What Does a Negative NTHL1 Test Result Mean?

A negative result for an NTHL1 mutation indicates average cancer risk. Standard population-level screening based on age and gender is still recommended.

Continue Routine Screening

All adults should adopt cancer screening practices like:

• Colonoscopy every 10 years starting at age 45
• Annual mammogram starting at 40-45 years old
• PSA blood test for prostate cancer starting at 50
• Pap test every 3-5 years for cervical cancer
• Low dose CT scan for lung cancer if a smoker

Be Cognizant of Risk Factors

Those with a strong family history of cancer, occupational hazards like asbestos exposure, or lifestyle risks like smoking may need to begin screening earlier and more frequently than standard guidelines.

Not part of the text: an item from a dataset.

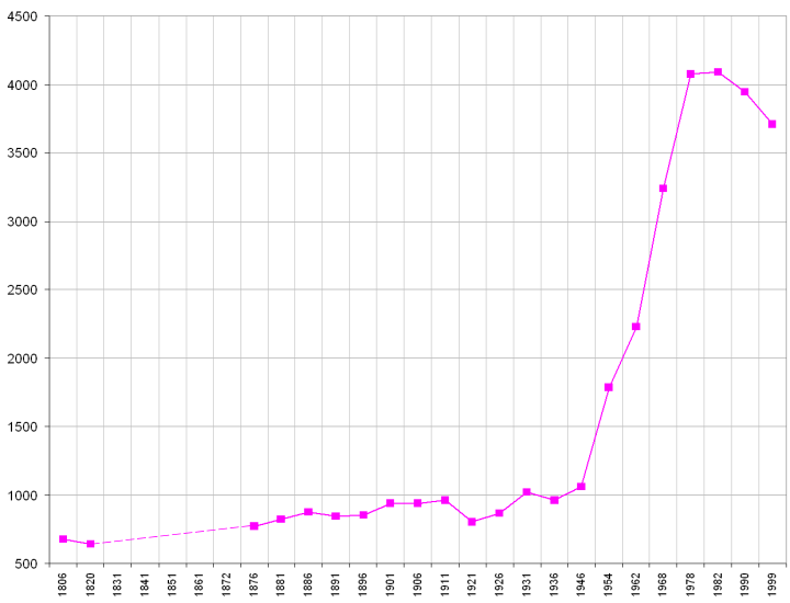 Population de Contrexéville (1806-2006).

Other Genetic Possibilities

A negative NTHL1 result does not exclude inherited cancer risk entirely. Speak to your doctor about testing considerations for other cancer-linked genes like BRCA1/BRCA2, Lynch syndrome genes, or TP53.

What are the Limitations of NTHL1 Mutation Testing?

Genetic testing has revolutionized cancer risk assessment, but some limitations exist:

Not 100% Sensitive

Current NTHL1 mutation panels do not detect all possible disease-causing variants. Some mutations may be missed, especially in non-coding regions.

Variants of Unknown Significance

Sometimes testing identifies a genetic change with unknown effects on cancer risk. More data is needed to clarify if certain variants are neutral or deleterious.

Reduced Penetrance

NTHL1 mutations show reduced penetrance - not all carriers develop cancer. Environmental and lifestyle factors modify individual risk up or down.

Polygenic Risk

NTHL1 mutations contribute just part of inherited cancer risk. Multiple low-risk gene variants combine with environmental exposures to cause cancer.

Benefits Unproven

It's assumed that knowledge of NTHL1 carrier status improves health outcomes, but studies proving enhanced survival are still needed.

Should Children be Tested for NTHL1 Mutations?

Genetic testing children for adult-onset cancer risk mutations remains controversial. Pros and cons exist.

Arguments For Testing

• Allows early screening and prevention strategies
• Avoids shock later if tested positive as an adult
• Provides information about reproductive risks
• Ends uncertainty if parent is a known carrier

Arguments Against Testing

• May cause distress, anxiety, depression
• Removes right not to know genetic status
• Risks misunderstanding results or overscreening
• Delaying testing allows maturity to cope with information

Overall, there are no established guidelines, and the decision is highly personal. Thorough genetic counseling explores pros and cons for each individual situation.

Disclaimer: This article is for informational purposes only and does not constitute medical advice. Always consult with a healthcare professional before starting any new treatment regimen.